— TASK DATA —
------
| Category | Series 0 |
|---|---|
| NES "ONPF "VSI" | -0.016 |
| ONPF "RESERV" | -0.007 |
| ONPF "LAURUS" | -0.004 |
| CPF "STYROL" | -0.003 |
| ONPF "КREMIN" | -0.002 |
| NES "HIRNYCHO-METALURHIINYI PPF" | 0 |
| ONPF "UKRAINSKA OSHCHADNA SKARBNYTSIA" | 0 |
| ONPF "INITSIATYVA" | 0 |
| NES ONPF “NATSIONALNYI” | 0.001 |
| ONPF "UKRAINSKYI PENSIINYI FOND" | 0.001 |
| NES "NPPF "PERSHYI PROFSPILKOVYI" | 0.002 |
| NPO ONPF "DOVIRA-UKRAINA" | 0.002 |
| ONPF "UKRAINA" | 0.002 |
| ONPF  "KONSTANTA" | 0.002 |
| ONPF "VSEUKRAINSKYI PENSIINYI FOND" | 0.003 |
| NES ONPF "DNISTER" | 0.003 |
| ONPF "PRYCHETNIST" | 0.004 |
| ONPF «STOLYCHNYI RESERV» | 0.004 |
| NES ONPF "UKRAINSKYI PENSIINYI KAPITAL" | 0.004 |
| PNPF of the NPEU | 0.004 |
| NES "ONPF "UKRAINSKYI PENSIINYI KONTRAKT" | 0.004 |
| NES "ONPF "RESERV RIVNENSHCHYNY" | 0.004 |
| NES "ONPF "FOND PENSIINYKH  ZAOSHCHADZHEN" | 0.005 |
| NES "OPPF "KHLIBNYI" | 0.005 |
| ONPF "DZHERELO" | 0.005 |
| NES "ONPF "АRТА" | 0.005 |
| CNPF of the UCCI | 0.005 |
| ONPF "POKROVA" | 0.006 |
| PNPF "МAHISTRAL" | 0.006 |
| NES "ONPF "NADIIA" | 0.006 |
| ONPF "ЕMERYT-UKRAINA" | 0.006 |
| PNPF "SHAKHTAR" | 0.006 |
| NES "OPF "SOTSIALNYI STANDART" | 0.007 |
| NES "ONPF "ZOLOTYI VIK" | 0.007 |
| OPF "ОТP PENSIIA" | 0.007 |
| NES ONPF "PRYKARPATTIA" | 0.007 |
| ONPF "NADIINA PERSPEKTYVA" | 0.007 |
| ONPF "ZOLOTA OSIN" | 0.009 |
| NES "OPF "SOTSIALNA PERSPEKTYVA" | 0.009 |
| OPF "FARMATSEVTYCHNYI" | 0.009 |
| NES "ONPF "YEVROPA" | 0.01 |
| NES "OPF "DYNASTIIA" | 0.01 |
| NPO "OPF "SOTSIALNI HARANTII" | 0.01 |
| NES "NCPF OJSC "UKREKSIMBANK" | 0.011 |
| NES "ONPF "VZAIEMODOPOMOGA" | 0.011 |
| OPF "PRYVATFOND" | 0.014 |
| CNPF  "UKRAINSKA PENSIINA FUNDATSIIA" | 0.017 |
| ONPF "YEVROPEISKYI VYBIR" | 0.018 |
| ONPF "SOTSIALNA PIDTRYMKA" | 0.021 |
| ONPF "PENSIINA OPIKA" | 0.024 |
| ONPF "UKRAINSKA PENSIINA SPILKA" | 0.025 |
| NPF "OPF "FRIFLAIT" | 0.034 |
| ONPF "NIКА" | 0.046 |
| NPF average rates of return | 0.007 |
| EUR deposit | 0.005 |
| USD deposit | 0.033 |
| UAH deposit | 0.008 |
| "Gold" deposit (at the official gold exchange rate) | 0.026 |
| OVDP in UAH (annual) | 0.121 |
------
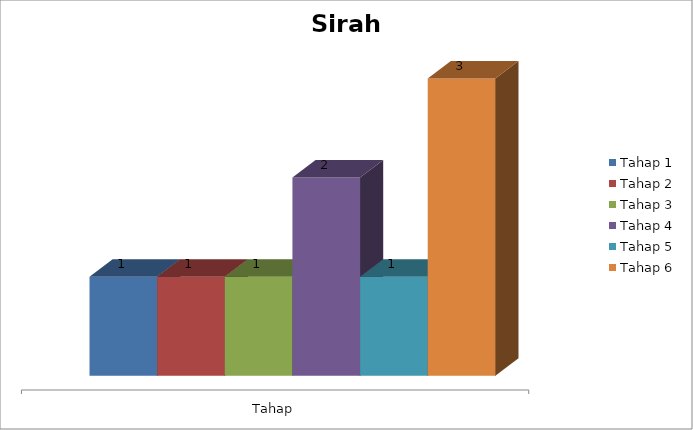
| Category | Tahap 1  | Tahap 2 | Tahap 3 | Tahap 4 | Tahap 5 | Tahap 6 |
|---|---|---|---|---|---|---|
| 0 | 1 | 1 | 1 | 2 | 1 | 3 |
------
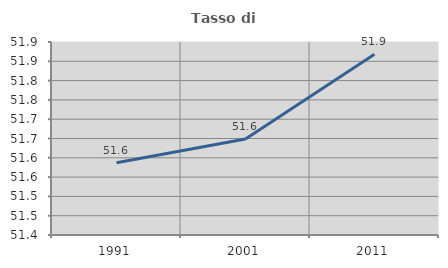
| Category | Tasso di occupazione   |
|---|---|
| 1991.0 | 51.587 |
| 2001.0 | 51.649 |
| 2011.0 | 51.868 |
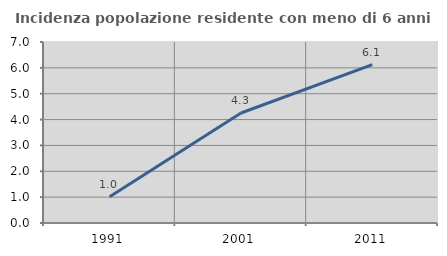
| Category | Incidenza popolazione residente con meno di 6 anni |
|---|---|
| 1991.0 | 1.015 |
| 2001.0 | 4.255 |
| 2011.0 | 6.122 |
------
— TASK GOAL —
Going through the material above, tally the lines holding "PENSIINYI" and give the number alone.

— THE COMPLETED TASK —
4